Need to look at USER32!NtUserGetThreadState (768d5a07)…
0:000> uf 768d5a07
USER32!NtUserGetThreadState
3743 768d5a07 b8c7110000 mov eax,11C7h
3745 768d5a0c ba0003fe7f mov edx,offset SharedUserData!SystemCallStub (7ffe0300)
3746 768d5a11 ff12 call dword ptr [edx] <== KiFastSystemCall
3747 768d5a13 c20400 ret 4
As seen below, the SystemCallStub is eventually evaluated to ntdll!KiFastSystemCall, which in turn calls Sysenter.

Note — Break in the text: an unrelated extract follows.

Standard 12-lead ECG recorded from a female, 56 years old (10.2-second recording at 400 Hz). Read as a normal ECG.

SysEnter expects system service number in EAX (so 11C7 was set above) and parameters in EDX (so ESP was set to EDX in below KiFastSystemCall).
0:000> bp 768d5a11
0:000> g
Breakpoint 0 hit
eax=000011c7 ebx=0030a8e8 ecx=01da9b2c edx=7ffe0300 esi=0018eccc edi=0018edf4
eip=768d5a11 esp=0018ec98 ebp=0018ecb4 iopl=0 nv up ei pl zr na pe nc
cs=001b ss=0023 ds=0023 es=0023 fs=003b gs=0000 efl=00000246
USER32!NtUserGetThreadState+0xa:
768d5a11 ff12 call dword ptr [edx] ds:0023:7ffe0300={ntdll!KiFastSystemCall (779a64f0)}
0:000> uf 779a64f0
ntdll!KiFastSystemCall
635 779a64f0 8bd4 mov edx,esp
638 779a64f2 0f34 sysenter
648 779a64f4 c3 ret

Now we entered OS kernel, and the system service function to be processed. Since we’re using user mode debugger, this is the last resort we can see.